Son triomphe confronte tous ceux, intellectuels, activistes, mouvements réformateurs, partis de gauche, qui œuvrent pour une société différente, à plusieurs questions : quel cheminement vers une alternative politique quand on sait que les opprimés, ceux qui ont le plus à perdre, soutiennent éperdument ceux qui les oppriment ? Est-ce que tous les discours, tous les rêves, utopiques ou pas, toutes les manifestations, toutes les revendications ne butent pas finalement sur cette dure réalité, que l’idéalisme est le fait d’une minorité, qu’ils sont nombreux, pour des raisons complexes, à s’accommoder de fascistes, de dictateurs, de corrompus ? Quelle stratégie inventer quand on sait que l’axe du monde penche inéluctablement vers la droite, sinon l’extrême-droite ?

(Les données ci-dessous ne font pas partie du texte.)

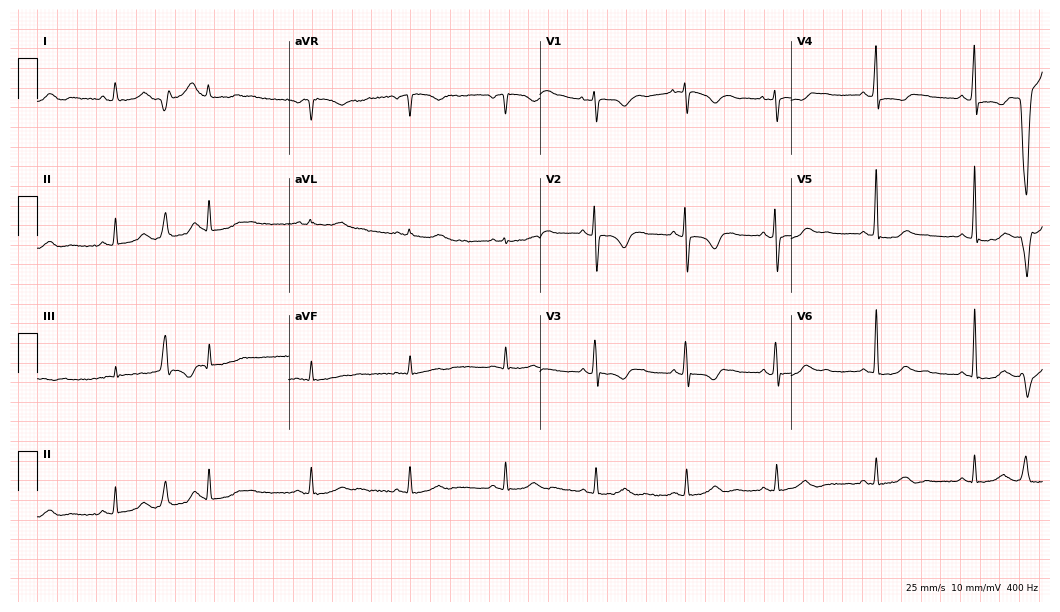
12-lead ECG from a female, 37 years old. Screened for six findings — first-degree AV block, right bundle branch block, left bundle branch block, sinus bradycardia, atrial fibrillation, sinus tachycardia — none is recorded.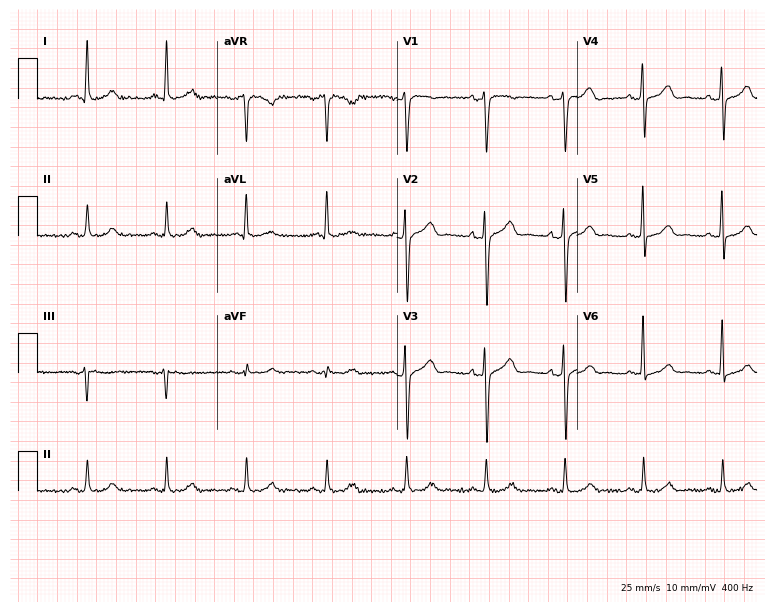
Standard 12-lead ECG recorded from a female, 49 years old (7.3-second recording at 400 Hz). None of these six findings is recorded: first-degree AV block, right bundle branch block, left bundle branch block, sinus bradycardia, atrial fibrillation, sinus tachycardia.

Trump a ouvert un gouffre dans le champ humain. Un gouffre engorgé d’obscurité qui met à nu ce qui se trame dans le cœur des êtres. Le spectacle n’est guère réjouissant. Il est même désespérant. Mais il nous contraint à la lucidité.

Il s’agit maintenant de savoir ce qu’on fera du gouffre. Le creuser ou tenter de le combler.